Die Pflanzzeit für Erdbeeren ist im Sommer

Für Erdbeeren gilt: Ein Pflanzjahr - zwei Erntejahre. Pflanzen können bis Ende Juli, spätestens Anfang August gesetzt werden. Der Abstand zwischen den einzelnen Pflanzen sollte mindestens 25 bis 30 Zentimeter betragen. Die kleinen Pflanzen können dann vor dem Winter ausreichend Wurzeln bilden. Dabei gilt: Je mehr Wurzeln, desto besser der Ertrag.

Carsten Gloria rät, nur neue Pflanzen zu setzen und keine Absenker von Erdbeeren zu verwenden. So werden Pilzkrankheiten eingedämmt. Wer ausreichend Platz im Garten hat, sollte außerdem die Anbaufläche wechseln und dem alten Erdbeerbeet im Rahmen eines Fruchtwechsels mindestens drei Jahre Ruhe gönnen. Nur so kann sich der Boden wieder erholen. Kartoffeln sind als Vorkultur ungünstig. Vergleichsweise gute Vorkulturen sind Zier- oder Zuckermais, Gras oder Hülsenfrüchte.

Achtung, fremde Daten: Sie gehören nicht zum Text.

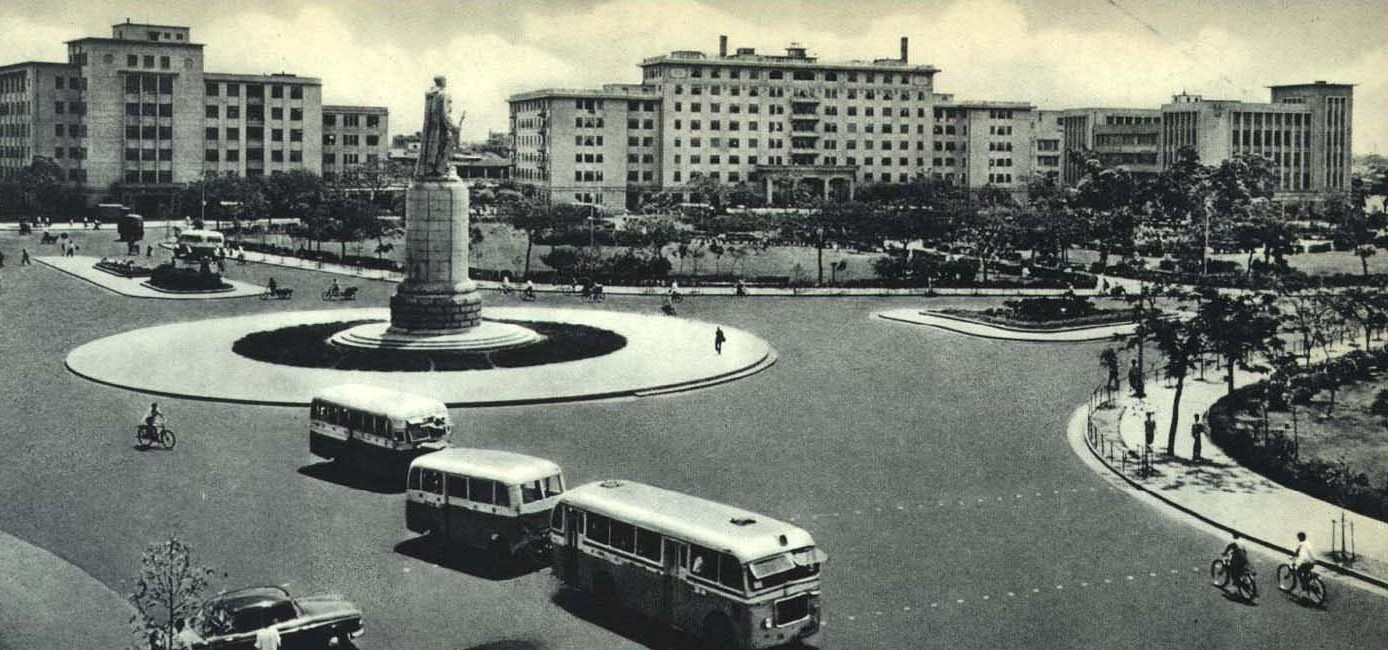 1963-08 1963年 珠海丹心

Sortentipps von Carsten Gloria | Erdbeerexperte aus Erfurt Frühe Sorte: 'Clery' (sehr weiche Frucht, druckempfindlich, anfällig für Krankheiten.)
Mittlere Sorte: 'Kimberly'
Späte Sorte: 'Malwina' (eignet sich hervorragend für die Verarbeitung, intensiv im Aroma, kräftige Farbe)

Stroh hilft gegen Dreck und Austrocknen

Unter Erdbeerfrüchten wurde Stroh verteilt
Das Stroh sorgt dafür, dass die Früchte sauber bleiben. Bildrechte: MDR/ Daniela Dufft

Stroh bringt den Effekt, dass die Früchte sauber bleiben und die Beeren nicht mit der Erde in Berührung kommen. Das Stroh sollte spätestens während der Blüte auf dem Beet dicht um die Pflanzen herum verteilt werden. Regnet es, können die Blätter und die Früchte schneller wieder trocknen. Außerdem werden die Früchte durch das Spritzwasser nicht verdreckt.

Der Zeitpunkt der Stroheinlage beeinflusst die Erntezeit. Um die frühen Sorten wird das Stroh spät eingelegt, um die späten Erdbeeren wird das Stroh früh ausgebreitet.

Übrigens: Erdbeeren müssen nicht für sich alleine stehen. In einem Kräuter- oder Blumenbeet sind sie schöne und schmackhafte Begleitpflanzen. Kräuter sind meist mit wenig Dünger zufrieden. Die Erdbeeren brauchen zwar etwas mehr, doch sie passen sich an und tragen dann eben weniger. Übrigens: Remontierende Sorten eignen sich auch als Beet-Einfassung.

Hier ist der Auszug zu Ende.